Kirchhoff's Voltage Law (KVL) Explained: Proof with Inductor Circuit

To prove Kirchhoff's voltage law (KVL) in the example you referred to, let's consider a simple circuit with two inductors connected in series through a switch. Initially, the switch is closed, allowing each inductor to carry an arbitrary current, denoted by I1 and I2. Then, the switch opens.

To apply KVL, we need to consider the voltage drops and rises around a closed loop. In this case, we can choose the loop that includes both inductors.

Considering the loop, let's examine the voltage drops and rises across the elements:

1. Voltage drop across inductor 1 (V1):

   • Since the current in inductor 1 is decreasing due to the switch opening, there will be a voltage drop across it. Let's denote it as V1.

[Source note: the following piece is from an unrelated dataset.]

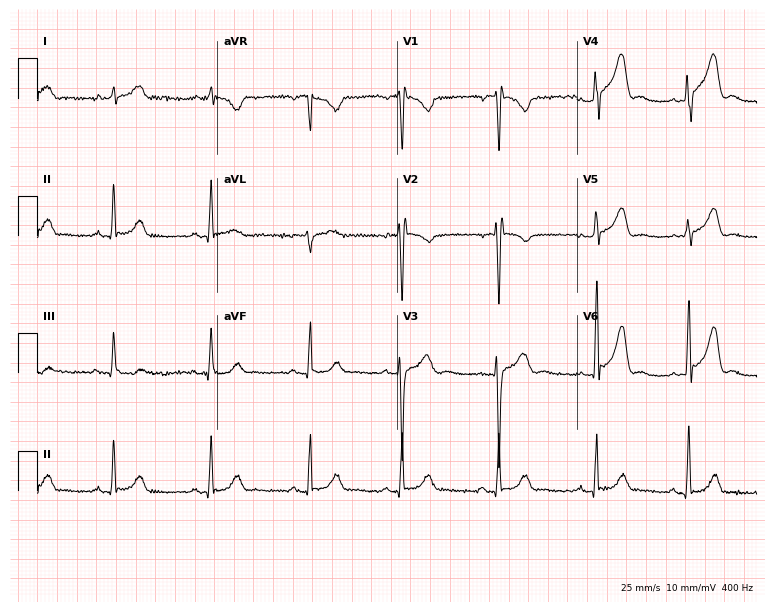
Electrocardiogram, a 22-year-old man. Of the six screened findings (first-degree AV block, right bundle branch block, left bundle branch block, sinus bradycardia, atrial fibrillation, sinus tachycardia), none is recorded.

2. Voltage drop across inductor 2 (V2):

   • Similarly, as the current in inductor 2 is decreasing, there will be a voltage drop across it. Let's denote it as V2.

According to KVL, the sum of the voltage drops and rises around the loop must be zero:

V1 + V2 = 0

Therefore, we can conclude that KVL holds true in this circuit.

This result shows that the voltage drop across inductor 1 (V1) is equal in magnitude and opposite in polarity to the voltage drop across inductor 2 (V2), resulting in the sum of these voltage drops being zero.